‘Desde la terraza’ (‘From the Terrace’, Mark Robson, 1960) abre la etapa más fructífera y larga de Paul Newman como actor. Es a partir de esta película cuando el famoso intérprete, que ya nos había regalado alguna que otra inolvidable interpretación, encontraba el punto justo al empezar a desprenderse de los tics del Actor’s Studio, encontrando la naturalidad que todo actor busca, y que tan bien acompañó a Newman hasta su madurez.
Resulta curioso cómo el film tiene varios puntos en común con ‘La ciudad frente a mí’ (‘The Young Philadelphians’, Vincent Sherman, 1959). Al igual que aquélla es la adaptación de un best seller, en este caso la novela homónima de John O’Hara, que también está ambientada en gran parte en la ciudad de Philadelphia, y versa sobre la ascendente carrera de un prometedor joven que vuelve de la guerra y hará cualquier cosa por ascender socialmente. Aditivos: el color, el glorioso cinemascope, más crudeza e ironía, y Elmer Bernstein.
Newman da vida a Alfred Eaton, que regresa de la guerra y se encuentra con un poco alentador panorama familiar. Su padre Samuel —un entregado Leon Ames— no es capaz de mostrarle el cariño y amor que tuvo por otro hijo fallecido de meningitis, provocando el típico distanciamiento emocional entre ambos, y que otorga ese punto de tormento que tan bien sentaba a los actores de método. La madre —una breve y gloriosa Myrna Loy— es una alcohólica que ha decidido buscar fuera de casa la pasión que no encuentra dentro del matrimonio.
La ironía sobre el amor
Ese detalle sobre la infidelidad de su madre marcará irónicamente la existencia de Alfred. En su escalada hacia el éxito y ganar cinco millones de dólares antes de cumplir los 40 años, Arthur cortejará a Mary St. John (Joanne Woodard), la hija de un importante hombre de negocios, ligera de cascos, y a la que Arthur desea más que ama. La infidelidad aparecerá en la vida de ambos, ella con varios hombres y él con una mujer que conocerá en una visita a New York, ciudad en la que intentará conseguir su sueño de ser alguien muy importante.

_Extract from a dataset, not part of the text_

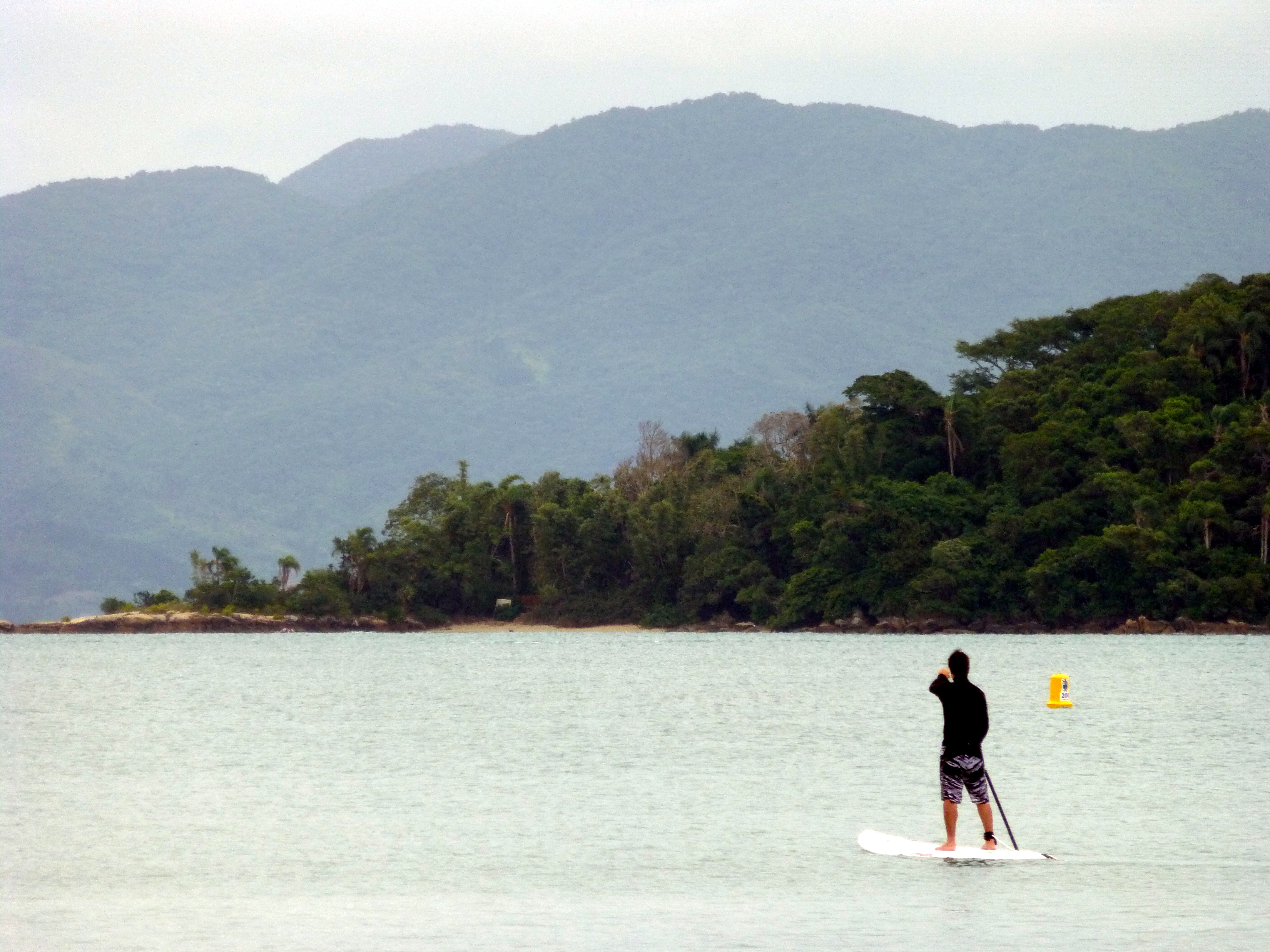 Vista parcial de la Isla del Francés, ubicada frente a las costas de Canasvieiras, al norte de la isla de Santa Catarina, en el municipio de Florianópolis.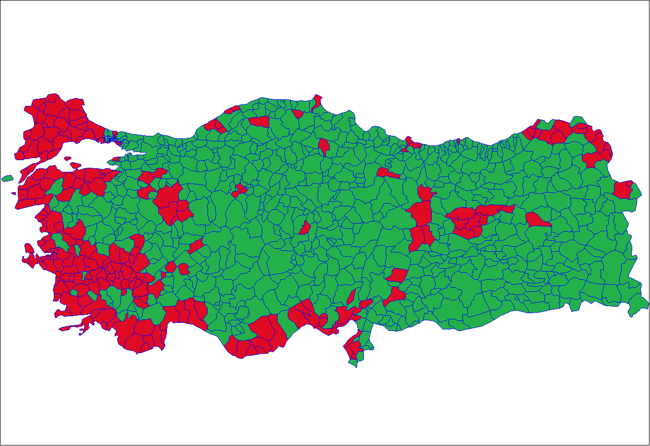 2010 referandumu ilçeler

Así pues, las convenciones sociales —un buen hombre no sólo es un bueno manejando sus negocios de cara al éxito, sino que también debe cuidar su vida privada—, la lucha por el éxito, la conveniencia y el amor se enfrentan en un cocktail explosivo dirigido por Mark Robson con mano sensible, a pesar de no controlar el ritmo en determinadas ocasiones. Comenzando con producciones de terror de Val Lewton, Robson se especializó en los años 60 en films mucho más caros y espectaculares, siendo ésta y su siguiente colaboración con Newman sus mayores logros en esa época.
Paul Newman y Joanne Woodard, pareja en la vida real, realizaron muchas películas juntos. ‘Desde la terraza’ demuestra una vez más la perfecta compenetración de ambos, que se lo debieron pasar en grande dando vida a un matrimonio que está continuamente enfrentado por infidelidad. Las alusiones de carácter sexual pueden leerse entre líneas —eran otros tiempos y la censura no permitía ciertas cosas— en una película más fuerte y terrible de lo que parece a simple vista con su aspecto de fastuoso melodrama. Una película que parece señalar que el éxito laboral y el amor no pueden ir juntos de la mano.
La exaltación de los sentimientos
El mismo año que Elmer Bernstein lograba uno de los scores más famosos de toda la historia del cine con ‘Los siete magníficos’ (‘The Seven Magnificent’, John Sturges, 1960), una música épica y llena de emoción, en ‘Desde la terraza’ compone otra gloriosa pieza de música, que alcanza su máxima expresión en los instantes entre Paul Newman y la desconocida Ina Balin, preciosa actriz que no se prodigó mucho en cine, y que realiza una sentida interpretación, la figura física del amor verdadero, el bien más preciado que un ser humano puede conseguir, más allá de toda riqueza o reconocimiento público.
Esa reivindicación del amor, no exento de una gran ironía en el guión de Ernest Lehman, excelente guionista especialista en conflictos emocionales de envergadura, logra los mejores momentos en ‘Desde la terraza’ —sugerente título que alude a un modo de ver la vida—, glorificados por Robson y sus movimientos de cámara, sobre todo en ese maravilloso plano final que eleva los sentimientos por encima de todo lo demás.
Paul Newman se convertiría en un grande con películas como ésta —un personaje en cierta medida atormentado por su pasado, muy en la línea de los que gustaba de interpretar—, que le volvía a reunir con un director de la vieja escuela, algo que volvería a repetir en su siguiente film, donde trabajaría con uno de los grandes: Otto Preminger.